Although the contemporary writing and subsequent reports, ballads and stories that include Fulvia are quite plentiful, they are overwhelmingly derogatory, consisting of what we now might call ‘slut-shaming’, and comments on her lack of feminine virtues. However, it is clear from Draycott’s researches that such methods were not untypical. Influential Roman women would support their husbands by campaigning on their behalf and even going with them to foreign countries, if not actually to fight. Each of Fulvia’s husbands were important figures and her sons even more so.

The book is hard going. The names are really annoying: each Roman usually had three names, one of which included their father’s name.

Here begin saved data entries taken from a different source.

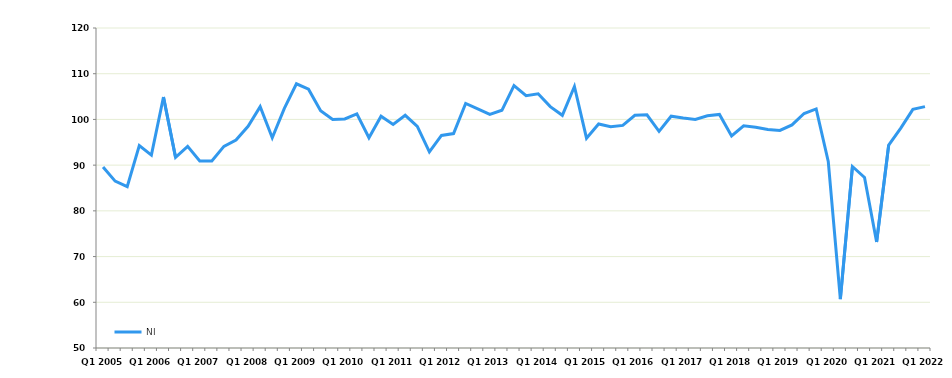
| Category | NI |
|---|---|
| Q1 2005 | 89.6 |
|  | 86.5 |
|  | 85.3 |
|  | 94.3 |
| Q1 2006 | 92.2 |
|  | 104.9 |
|  | 91.7 |
|  | 94.1 |
| Q1 2007 | 90.9 |
|  | 90.9 |
|  | 94.1 |
|  | 95.5 |
| Q1 2008 | 98.5 |
|  | 102.8 |
|  | 96 |
|  | 102.4 |
| Q1 2009 | 107.8 |
|  | 106.6 |
|  | 101.9 |
|  | 100 |
| Q1 2010 | 100.1 |
|  | 101.2 |
|  | 96 |
|  | 100.7 |
| Q1 2011 | 98.9 |
|  | 100.9 |
|  | 98.5 |
|  | 92.9 |
| Q1 2012 | 96.5 |
|  | 96.9 |
|  | 103.5 |
|  | 102.3 |
| Q1 2013 | 101.1 |
|  | 102 |
|  | 107.4 |
|  | 105.2 |
| Q1 2014 | 105.6 |
|  | 102.8 |
|  | 100.9 |
|  | 107.2 |
| Q1 2015 | 95.9 |
|  | 99 |
|  | 98.4 |
|  | 98.7 |
| Q1 2016 | 100.9 |
|  | 101 |
|  | 97.4 |
|  | 100.7 |
| Q1 2017 | 100.3 |
|  | 100 |
|  | 100.8 |
|  | 101.1 |
| Q1 2018 | 96.4 |
|  | 98.6 |
|  | 98.3 |
|  | 97.8 |
| Q1 2019 | 97.6 |
|  | 98.8 |
|  | 101.3 |
|  | 102.3 |
| Q1 2020 | 90.8 |
|  | 60.7 |
|  | 89.7 |
|  | 87.3 |
| Q1 2021 | 73.2 |
|  | 94.4 |
|  | 98.1 |
|  | 102.2 |
| Q1 2022 | 102.8 |

They quite often changed one of the names to reflect their status or even added a fourth to celebrate something important they had done. The history itself is terribly complicated. Families divided not only along class lines but also into categories depending whether the patriarch was a would-be emperor or was fighting to support the Republic and the Senate.

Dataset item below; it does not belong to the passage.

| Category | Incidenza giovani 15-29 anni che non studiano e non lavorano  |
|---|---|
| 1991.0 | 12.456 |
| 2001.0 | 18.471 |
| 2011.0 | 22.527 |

Most histories and dramatisations of that period sideline or miss out Fulvia altogether, despite the fact that Mark Antony owed his rise to power (and subsequent downfall) to her. Shakespeare’s. ‘Antony and Cleopatra’ for example - not to mention ‘Up Pompeii’ or ‘Carry on Cleo’!

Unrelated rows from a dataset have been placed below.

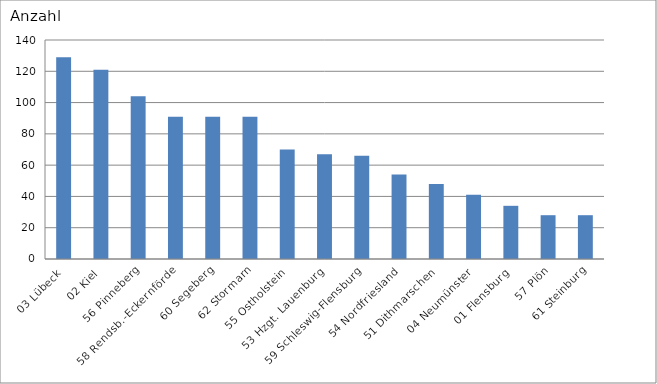
| Category | 03 Lübeck 02 Kiel 56 Pinneberg 58 Rendsb.-Eckernförde 60 Segeberg 62 Stormarn 55 Ostholstein 53 Hzgt. Lauenburg 59 Schleswig-Flensburg 54 Nordfriesland 51 Dithmarschen 04 Neumünster 01 Flensburg 57 Plön 61 Steinburg |
|---|---|
| 03 Lübeck | 129 |
| 02 Kiel | 121 |
| 56 Pinneberg | 104 |
| 58 Rendsb.-Eckernförde | 91 |
| 60 Segeberg | 91 |
| 62 Stormarn | 91 |
| 55 Ostholstein | 70 |
| 53 Hzgt. Lauenburg | 67 |
| 59 Schleswig-Flensburg | 66 |
| 54 Nordfriesland | 54 |
| 51 Dithmarschen | 48 |
| 04 Neumünster | 41 |
| 01 Flensburg | 34 |
| 57 Plön | 28 |
| 61 Steinburg | 28 |

‘La Romana’ (‘Woman of Rome’) by Alberto Moravia, 1947

In contrast to ‘Fulvia’, the protagonist of Moravia’s novel, Adriana, is just one of the many millions of impoverished and marginalised women of the years immediately following WW2. This was another of Rome and Italy’s most turbulent periods, in this case the transition from the dictatorship of Mussolini and the Nazis, to a republic. 

And another difficult read! Moravia’ themes include modern sexuality, social alienation and existentialism. He explains in a foreword that whilst an uneducated young woman like Adriana would not have the vocabulary or the ability to articulate her thoughts and ideas so clearly, nevertheless her feelings and observations are real and genuine. I agree: her sense of what is going on and the way she reacts seem remarkably real*1

At the age of 15, when the story begins, Adriana lives with her mother in Rome. Her mother, who is embittered that her husband is gone*2 and she, a poor seamstress, is left to raise the girl on her own. Her one dream, since Adrian is extremely beautiful, is that her daughter will induce a rich man to fall in love with her and marry her. To this end, she is not averse to, well, pimping her out if necessary; certainly taking every opportunity to push her towards men with money. As it turns out, Adriana finds she enjoys sex and, since she is often given money by these men, she decides she can make a more money by doing this explicitly full time.

She does meet influential men who fall in love with her but they are not interested in marriage, they only want a mistress. She does learn from this experience that she can also use them for her own ends. She meets people of her own age who become friends; she meets fascists and antifascists and even a murderer who falls in love with her. Eventually she, herself, falls desperately in love with a young student. He is a writer and an anti-fascist campaigner, but he turns out to be a nightmare! The way that Adriana describes him to us, he has all the hallmarks of an alcoholic and a manic depressive*3.

It is a very impressive novel that captures the spirit of the times. Moravia was an established author by this time. Several of his novels have been turned into films including, most notably, ‘The conformist’ which was published in the same year as La Romana, directed by Bernardo Bertolucci in 1970. 

*1. This seems an unusually feminist piece of writing for a man of this time. Only a small number of Moravia’s books are still available to buy.

*2. I can’t remember whether he dies in the war or abandons her for someone else. Her bitterness and cynicism, though, is part of her character as well.

*3. I won’t tell you the ending: it will only make you more depressed.